Chapitre 34. « Prêt à croiser l'épée pour la voir danser l'été »
Ces quelques jours à la montagne avaient fait du bien à tout le monde. Les gars avaient pu souffler avant le rush qu'allaient être les prochains mois et j'avais pu retrouver mes amis.
Nous étions donc tous de retour à Paris, et par je ne sais quel miracle nous étions tous rentré entiers.
Après mon nouvel arrangement avec Deen, j'avais envoyé un message à Morad pour lui dire que nous ne pouvions plus nous voir.
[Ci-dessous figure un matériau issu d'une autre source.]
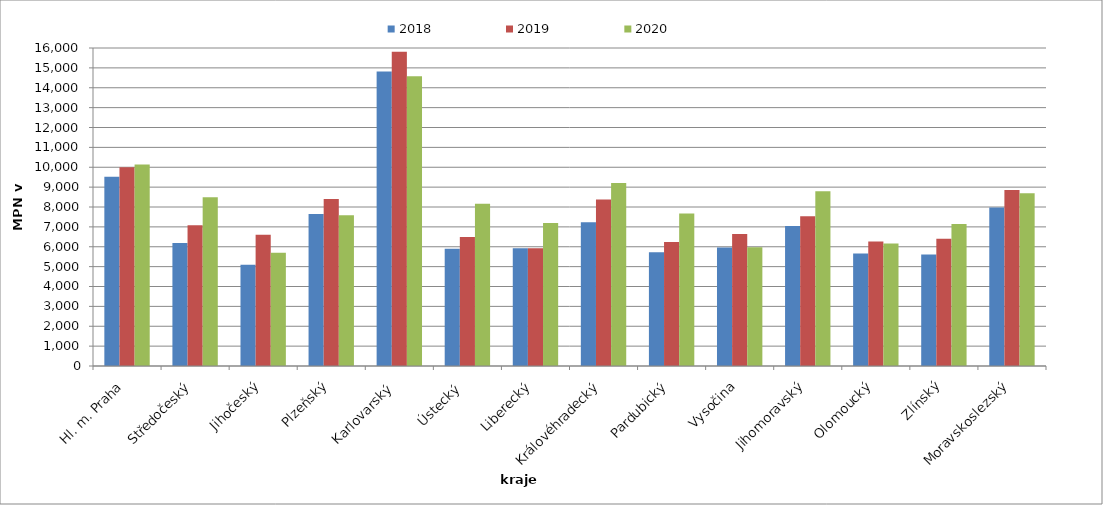
| Category | 2018 | 2019 | 2020 |
|---|---|---|---|
| Hl. m. Praha | 9528 | 10002.286 | 10140.043 |
| Středočeský | 6183.902 | 7077.522 | 8485.2 |
| Jihočeský | 5092.318 | 6601.722 | 5695.028 |
| Plzeňský | 7646.8 | 8408 | 7587 |
| Karlovarský  | 14813.793 | 15806.897 | 14580 |
| Ústecký   | 5905.243 | 6495.652 | 8168.556 |
| Liberecký | 5923.061 | 5923.061 | 7195.196 |
| Královéhradecký | 7234.58 | 8377.465 | 9205.72 |
| Pardubický | 5721.681 | 6238.655 | 7676.386 |
| Vysočina | 5960.301 | 6645.654 | 5975.429 |
| Jihomoravský | 7047.818 | 7531.309 | 8788.295 |
| Olomoucký | 5665.037 | 6259.92 | 6159.3 |
| Zlínský | 5613.642 | 6399.191 | 7149.711 |
| Moravskoslezský | 7980.648 | 8860.439 | 8687.415 |
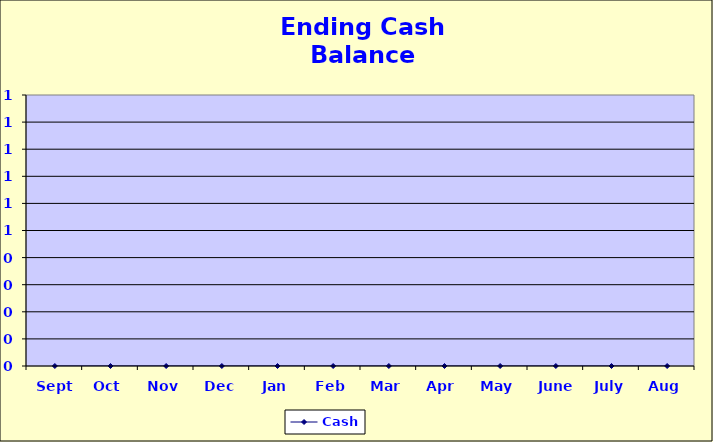
| Category | Cash |
|---|---|
| Sept | 0 |
| Oct | 0 |
| Nov | 0 |
| Dec | 0 |
| Jan | 0 |
| Feb | 0 |
| Mar | 0 |
| Apr | 0 |
| May | 0 |
| June | 0 |
| July | 0 |
| Aug | 0 |
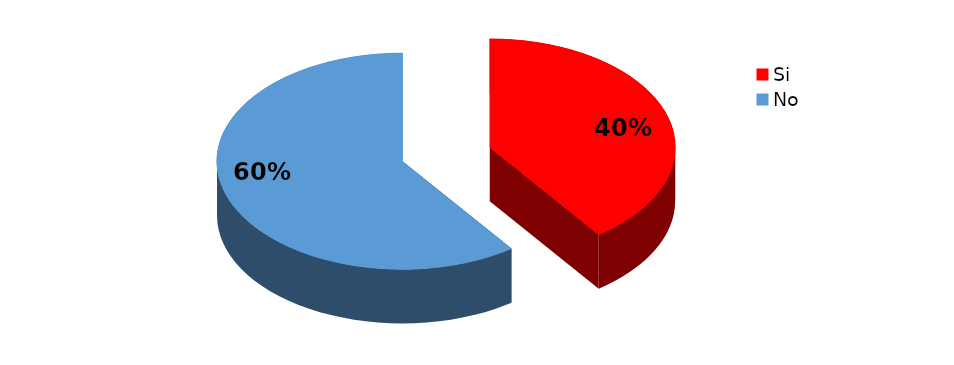
| Category | Series 0 |
|---|---|
| Si | 2 |
| No | 3 |
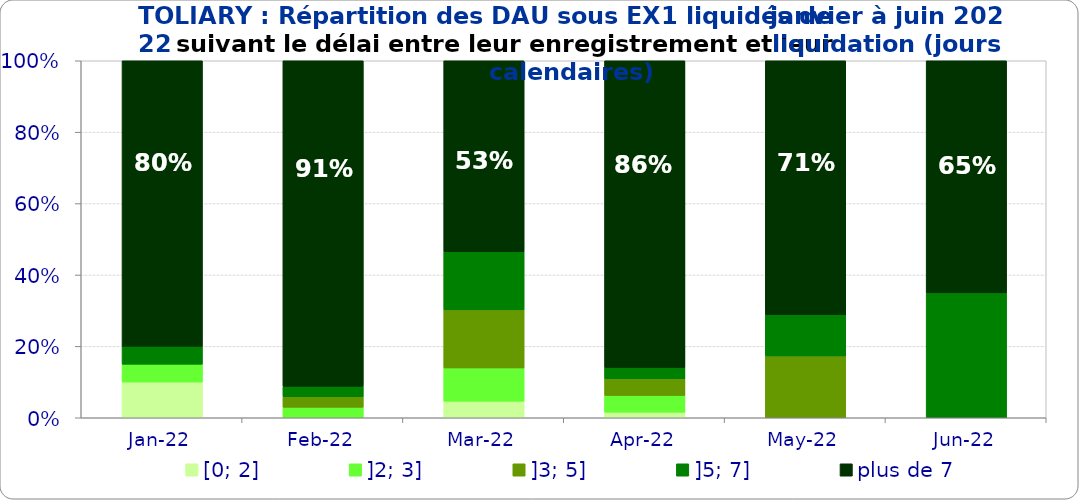
| Category | [0; 2] | ]2; 3] | ]3; 5] | ]5; 7] | plus de 7 |
|---|---|---|---|---|---|
| 2022-01-01 | 0.1 | 0.05 | 0 | 0.05 | 0.8 |
| 2022-02-01 | 0 | 0.029 | 0.029 | 0.029 | 0.912 |
| 2022-03-01 | 0.047 | 0.093 | 0.163 | 0.163 | 0.535 |
| 2022-04-01 | 0.016 | 0.047 | 0.047 | 0.031 | 0.859 |
| 2022-05-01 | 0 | 0 | 0.173 | 0.115 | 0.712 |
| 2022-06-01 | 0 | 0 | 0 | 0.35 | 0.65 |

Mais je n'étais pas encore tout à fait à l'aise avec la situation ; j'avais l'impression que notre relation se transformait petit à petit en relation de couple et je ne voulais pas que ça arrive, ça me faisait peur.
De toute façon pour l'instant nous étions tranquilles, ni lui ni moi n'avions de sentiment pour l'autre et ça ne risquait pas d'arriver ; je ferai tout pour m'en empêcher.
À quinze heure, j'étais assise en tailleur sur un banc avec mes amis de la fac en attendant notre cours de civilisation américaine de seize heure.
– Putain je suis dans la merde j'ai toujours pas fait sa dissert' de merde, déclara Jules en tirant sur sa cigarette.
– Faudrait peut-être te bouger gros, même Maëlle elle l'a fait, c'est pour dire, l'enfonça Clémence.
Je souris fièrement avant de rejeter mes cheveux en arrière comme dans une pub de shampoing et Jules me tira la langue.
Je m'étais trouvé une belle bande d'amis, même si je ne les voyais pas souvent avec mes horaires aménagés.
Alors que j'expliquais les idées que j'avais développé dans ma dissertation, mon téléphone vibra :
Burb : T'es où ?
Je levai les yeux au ciel. Il savait très bien que j'étais en cours, je lui avais dit.
Moi : À la fac, tu veux que je sois où ?
Burb : Nan j'veux dire, t'es où à la fac ?
Je ne comprenais plus rien. Je réfléchis tandis que mes amis et moi nous dirigions vers notre amphi.
Moi : Je vais en CM pourquoi ?
Sa réponse ne se fit pas attendre.
Burb : Quel amphi ?
C'était de plus en plus bizarre. Il n'allait quand même pas me dire qu'il était sur la fac ce con ?
Moi : Zola, mais pourquoi ??
Il ne répondit plus, et quelques minutes plus tard, alors que j'allais entrer dans l'amphi avec mes amis, une main me retint le poignet. Putain je m'en doutais.
– Qu'est-ce que tu fous là ? demandai-je en riant.
– Je passais dans le coin.
– Et donc ?
– Et bah je viens en cours avec toi, m'annonça-t-il avant de me précéder dans l'amphithéâtre.
Je restai quelques secondes dans le couloir, bouche bée, puis le suivis. Je lui indiquai la dernière rangée ; je savais d'avance qu'il n'allait pas me laisser travailler, alors autant ne pas embêter les autres.
Et j'avais raison. Au bout de dix minutes, il perdit patience et dessina sur mon cours. Je lui donnai une tape sur le dos de la main.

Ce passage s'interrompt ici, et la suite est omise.